IPA does not prescribe any specific thematic template for the analysis of the data gathered through its technique. Thus, it is well suited to being combined with other interpretive frameworks which reflect both the researcher’s prior concerns and the points of interest emerging from the data. When combined with such post-hoc interpretive frameworks, IPA’s inductive orientation becomes something closer to the abduction described by Cunliffe and Coupland (2011), in that there is an iterative movement back and forth between theory and data, between pre-conceptions and openness to surprise.

Agency in context through critical sensemaking

We are sensitive to the criticisms levelled at phenomenology in general, and IPA in particular, especially associations with individualism (and its affiliates—introspectionism, essentialism, cognitivism, psychologism and solipsism). Phenomenologists are interested in first-person, subjective experience, and at times this has been read as a neglect of the social, relational, discursive and institutional influences on selfhood (e.g. Parker, 2005). In the search for the ‘non-essentialized individual’ (Lecoure and Mills, 2008), phenomenologists have to tread a fine line between taking the first person seriously and ignoring the constituting influence of context.
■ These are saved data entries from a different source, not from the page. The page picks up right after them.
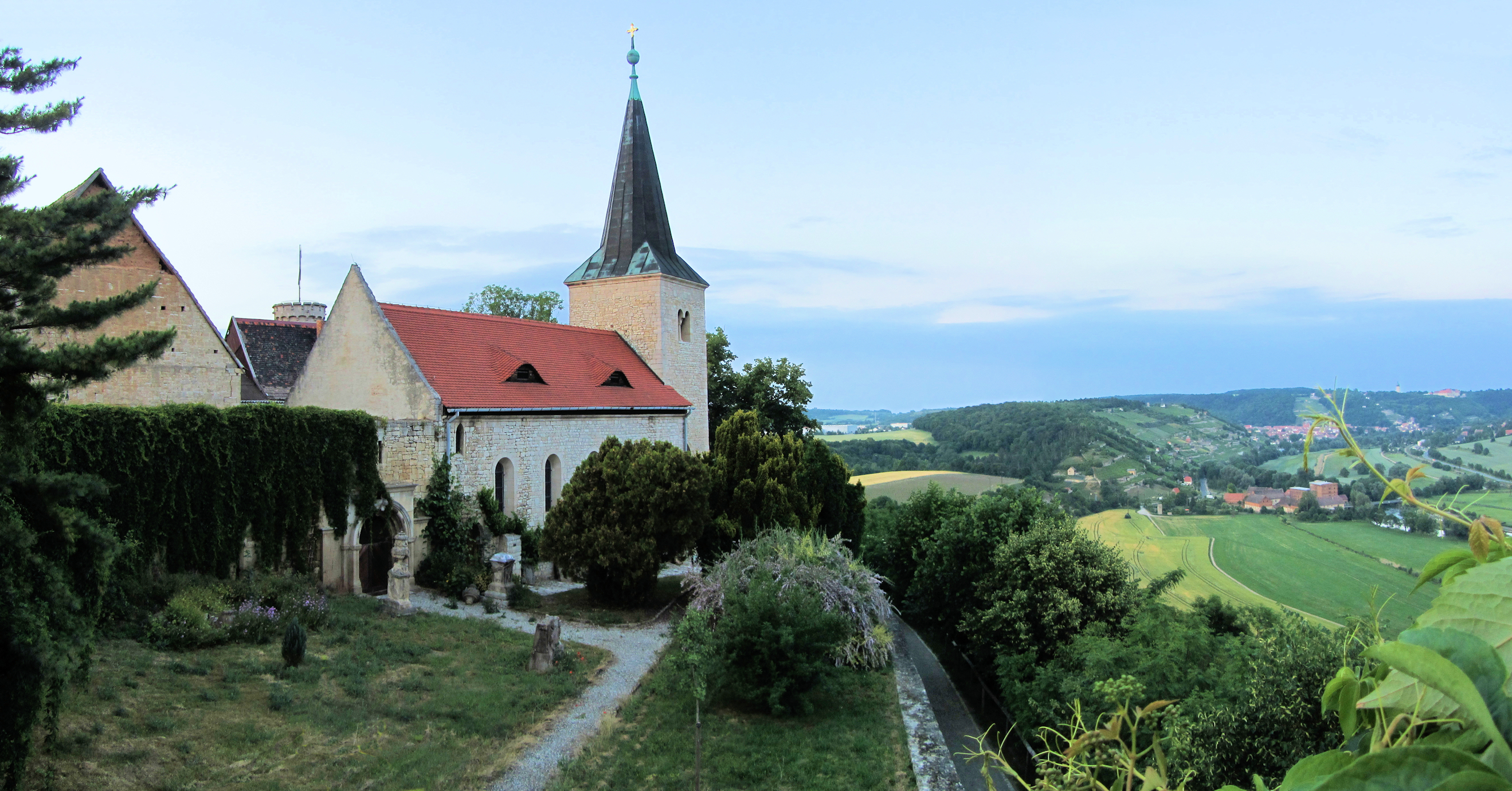 Klosterkirche Zscheiplitz, Blick nach Freyburg (Unstrut) mit Schloss Neuenburg, Abendstimmung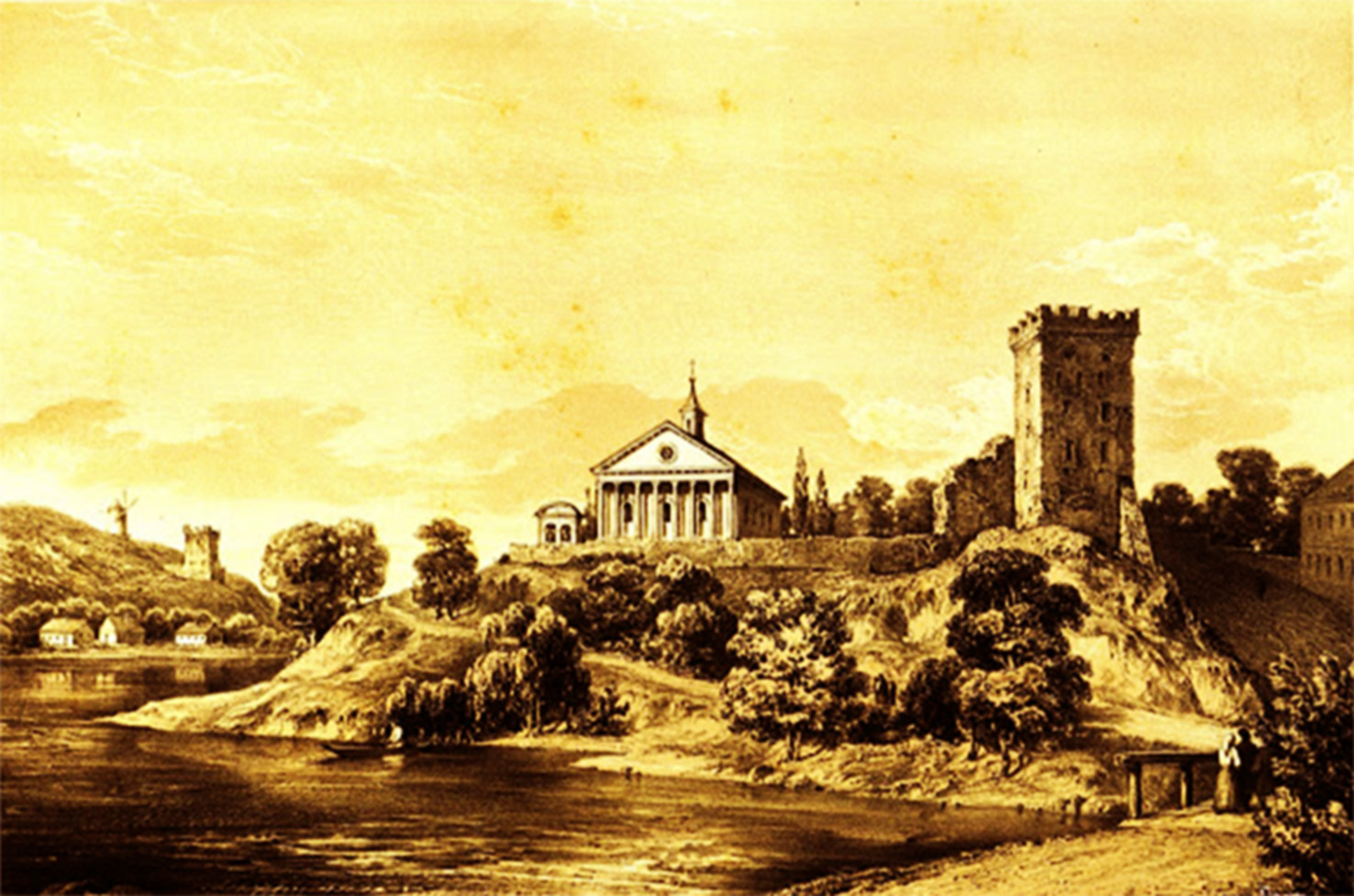 Білилівка. Мури замка, костел Мал. Наполеона Орди, 1870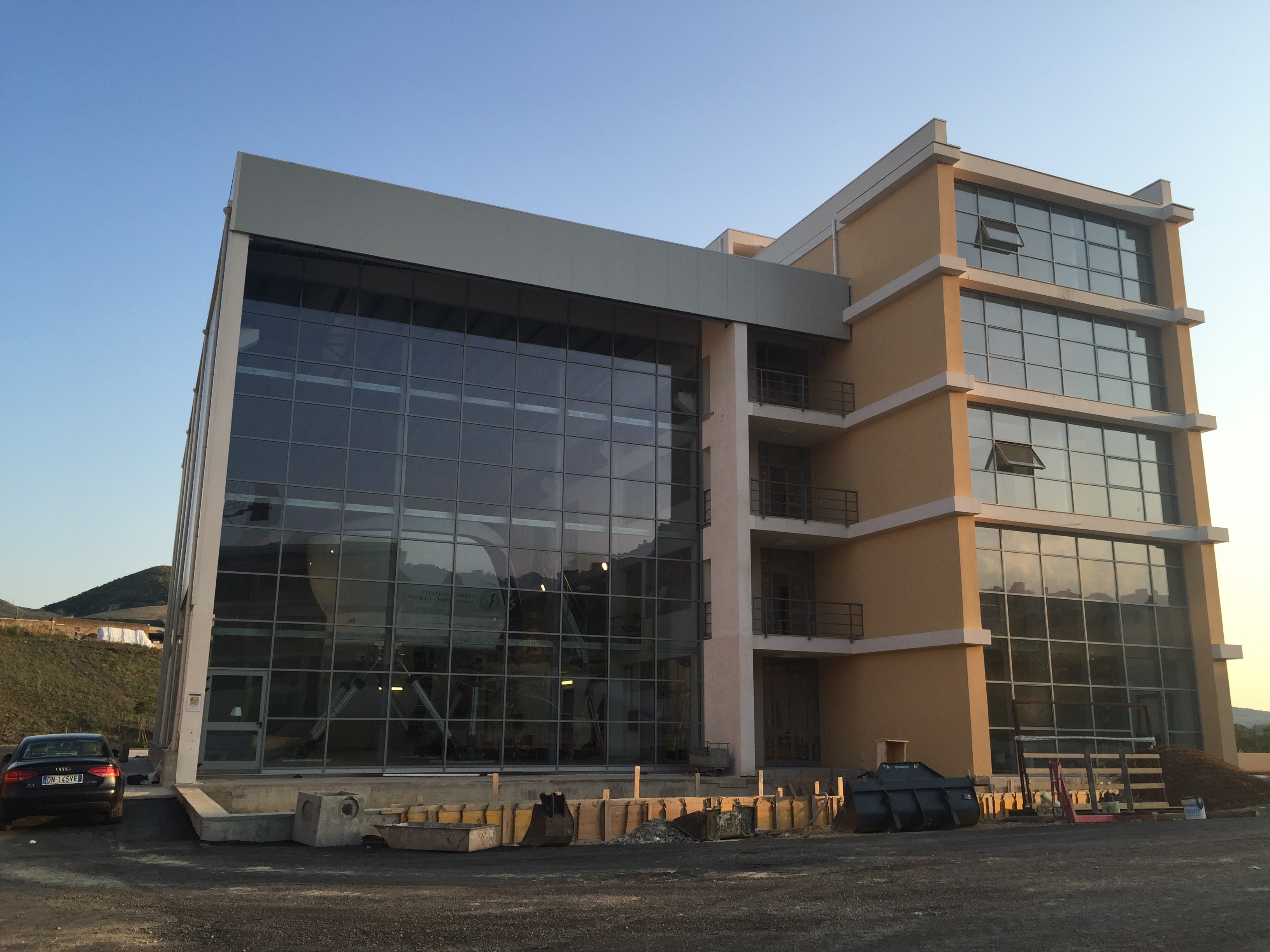 Uno degli edifici del Polo scientifico dell'Università Kore. Qui è installato l'unico simulatore di volo presente in una università europea.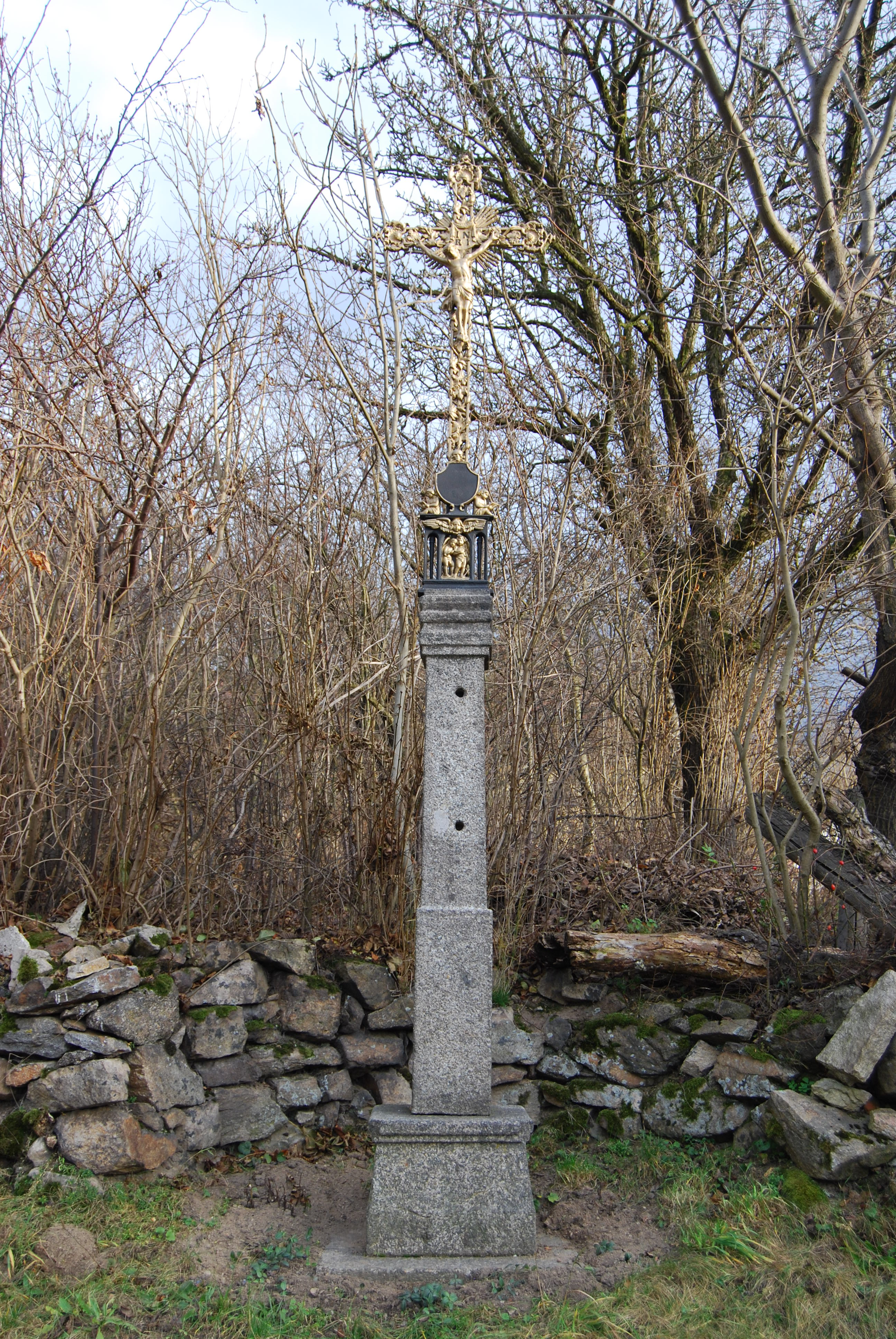 Kříž přímo v obci. Paseky. Okres Písek. Česká republika.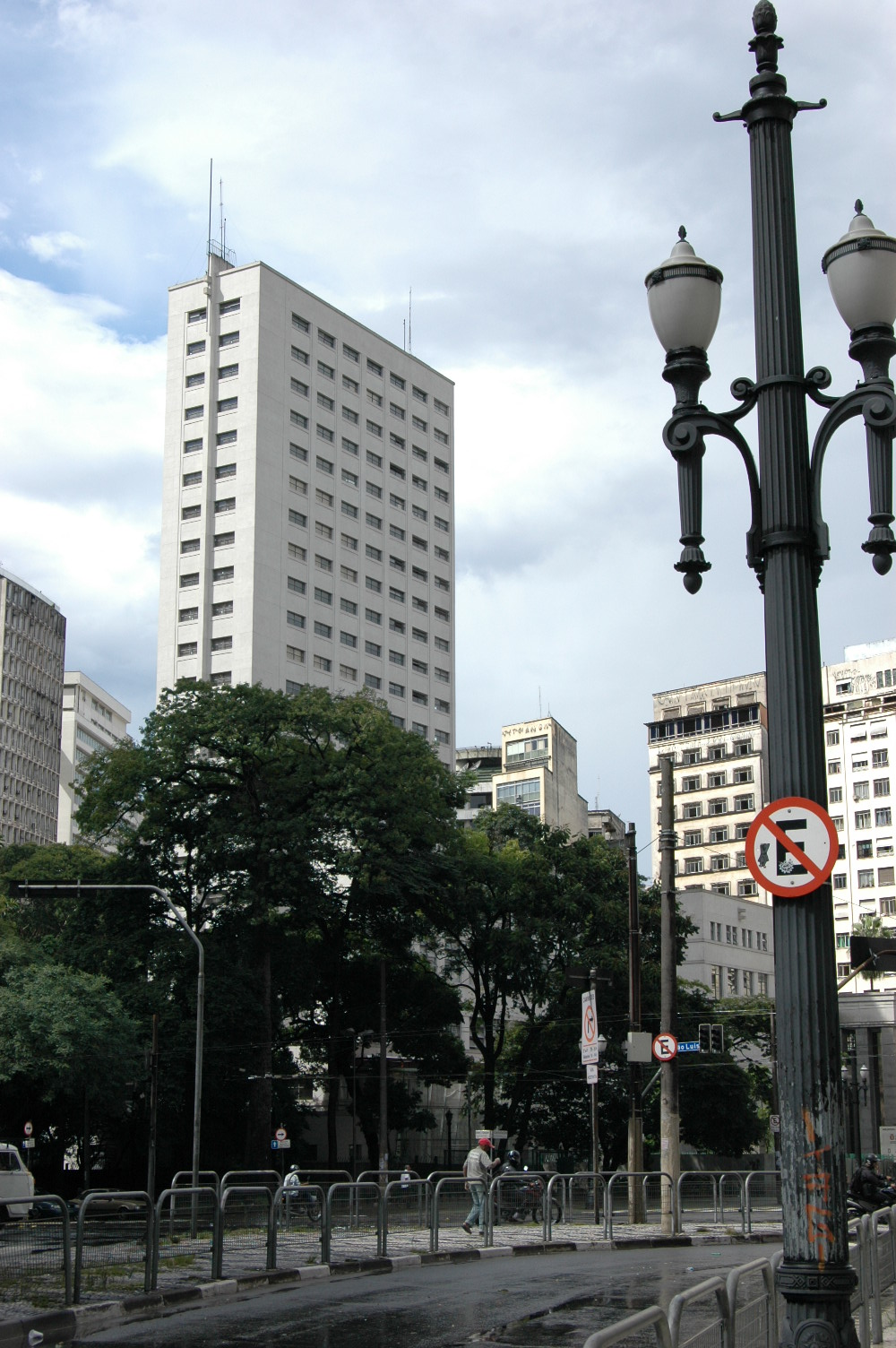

To use Harré’s expression, we have to proceed carefully if we are to realize a study of individuality rather than individualism (Harré, 1998).

For this study, we draw on the critical sensemaking approach of Helms Mills et al. (2010) to help interpret and theorize the data derived from our IPA analysis. Critical sensemaking is based on the work of Weick (1995), who proposes that sensemaking and organization are mutually constituted events. This involves a dynamic process of meaning-making whereby ‘people create their environments as those environments create them’ (Weick, 1995: 34). Weick’s sensemaking framework has been used to unpack a range of organizational events, focusing in particular on organizational shocks and breakdowns, which operate as a trigger for sensemaking in the search for explanation and the removal of ambiguity (e.g. Weick, 1996).

For Helms Mills et al. (2010), the limitations of Weick’s original proposition revolve around its lack of sensitivity to context. With critical sensemaking, they have sought to develop Weick’s ideas in ways that emphasize intersubjectivity (including how people make different sense of the same event) and power (challenging the assumption that sensemaking is democratic). For us, critical sensemaking’s emphasis on agency is particularly important, for it helps to focus on how and why some, and not other, experiences become subjectively meaningful for people, particularly in relation to the notion of identity. For although Weick is sometimes seen as a flag-bearer for interpretation, he is explicitly not interested in the individual human being in the workplace; his is a focus on systemic rather than experiential sense-making. We therefore look to critical sensemaking to supplement Weick’s focus on meaning-making and interpretation, and to help us flesh out our view of agency in context.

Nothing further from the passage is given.